LLM Leaderboard 2026 — Compare 226 AI Models... | BenchLM.ai
New leaderboard reveals Claude Mythos Preview tops with 99 score, Gemini 3.1 Pro at 92
BenchLM.ai's 2026 LLM Leaderboard provides an exhaustive comparison of 228 large language models across 186 benchmarks, covering quality, cost, context, and runtime performance. It features 115 provisional-ranked and 23 verified-ranked models, with scores backed by exact-source coverage where possible. The leaderboard includes real-time metrics like time-to-first-token (TTFT) and tokens per second (TPS), plus pricing data averaging $0.30 per million output tokens. Use-case filters allow easy exploration for agentic coding, multimodal reasoning, long context, tool use, web research, and more. Top performers include Anthropic's Claude Mythos Preview (99 overall score), Google's Gemini 3.1 Pro (92), and OpenAI's GPT-5.5 (91), with DeepSeek V4 Pro Max ranking highest among open-weight models at 88.

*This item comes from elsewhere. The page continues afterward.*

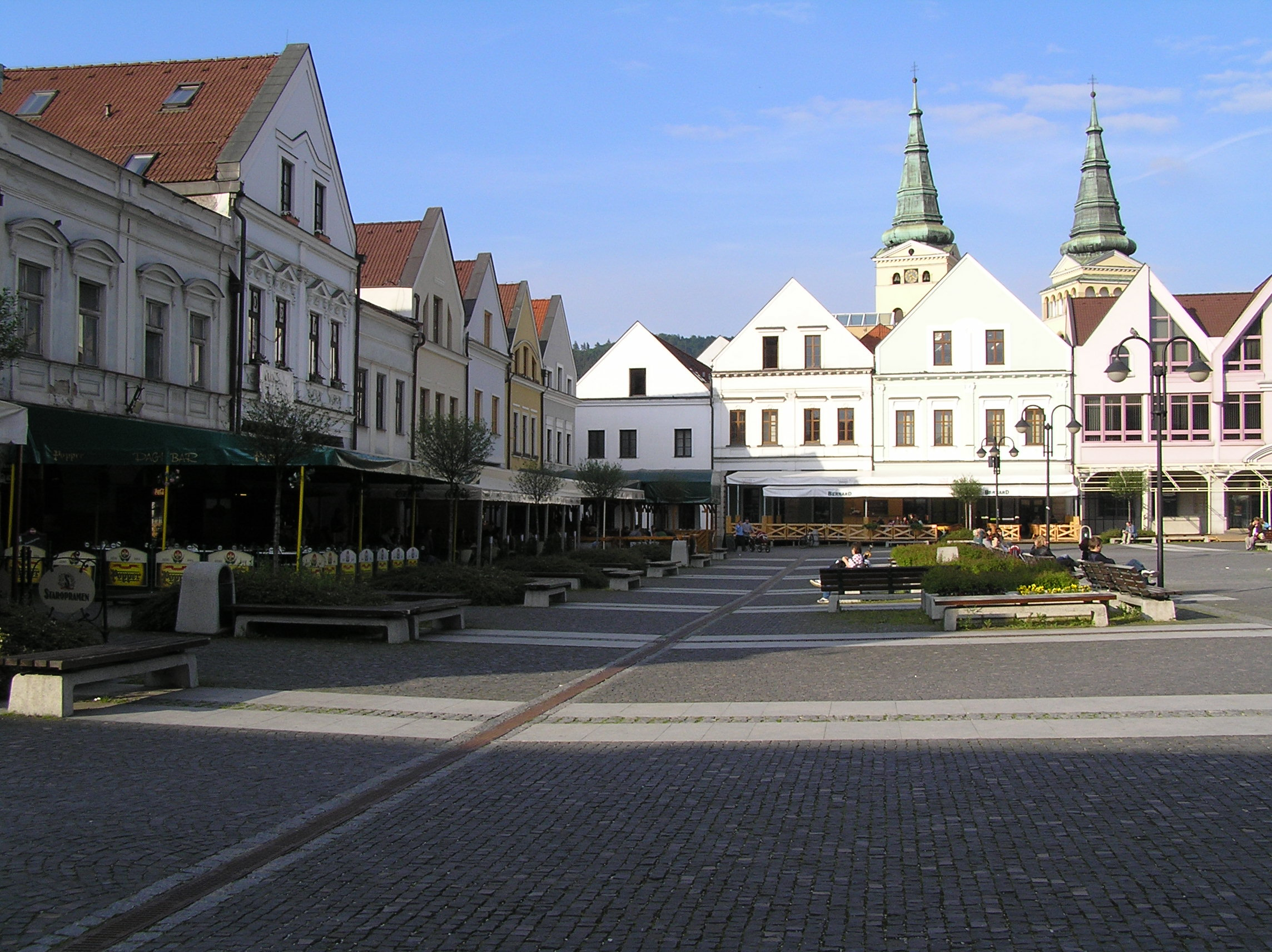 pohľad na juh Mariánske námestie, Žilina
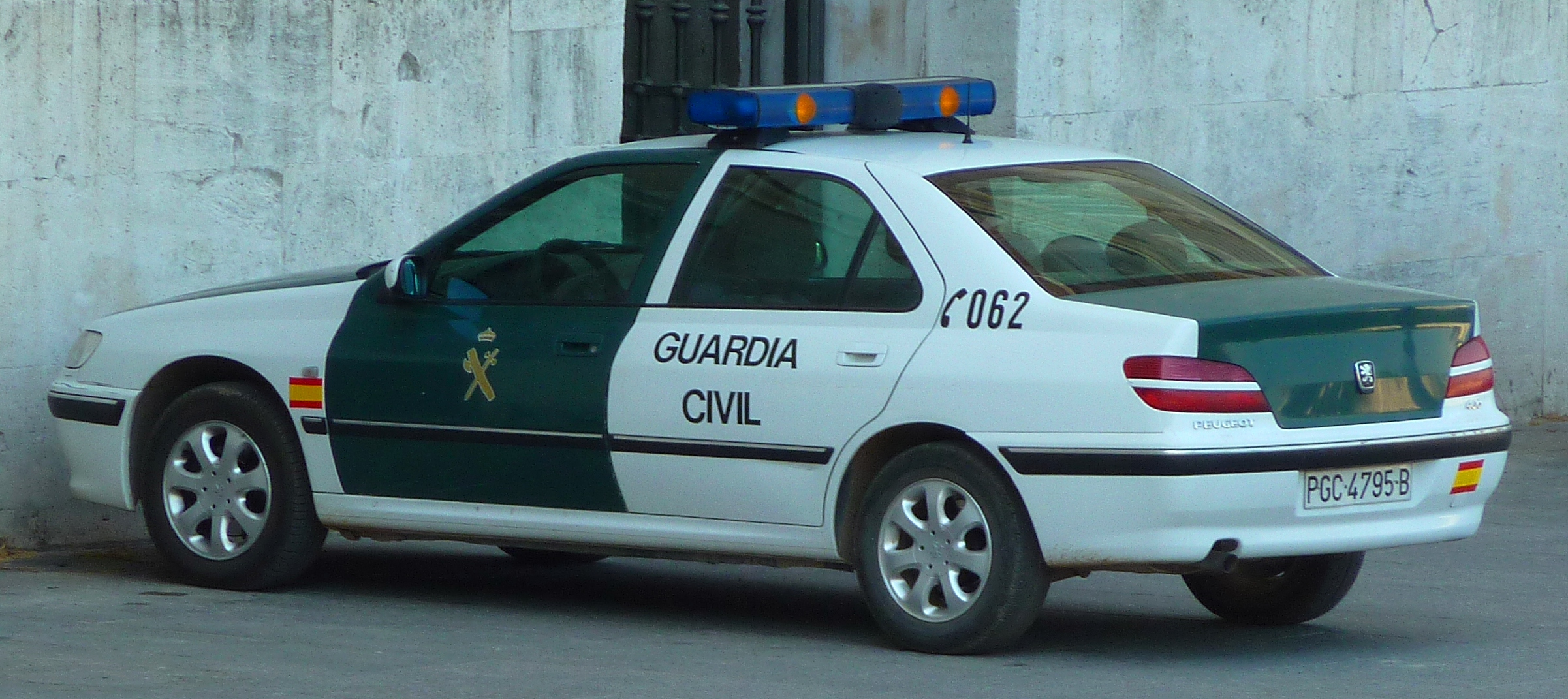 Peugeot 406 de la Guardia Civil.

The platform also offers decision-ready picks, model comparisons (e.g., Claude Opus 4.7 vs Gemini 3.1 Pro), and data export in CSV, JSON, or embed format. Pricing trends show a 94% drop since 2023. The leaderboard distinguishes between provisional and verified rankings, helping users assess score confidence. For speed, Mercury 2 leads with 789 tokens/sec, while LFM2-24B-A2B offers lowest latency at 0.42s TTFT. NVIDIA's Nemotron 3 Ultra 500B boasts the largest 10M token context window. This tool is essential for enterprises and developers evaluating frontier models like GPT-5, Claude, Gemini, Llama, and others for real-world deployment decisions.
- 228 models tracked with 115 provisional and 23 verified rankings across 186 benchmarks
- Includes real-time pricing ($0.30 avg output/M tokens) and speed metrics (TTFT, TPS)
- Claude Mythos Preview leads overall with 99 score; Gemini 3.1 Pro (92) and GPT-5.5 (91) follow
Why It Matters
Empowers developers and enterprises to compare LLMs by performance, cost, and speed for informed AI deployment.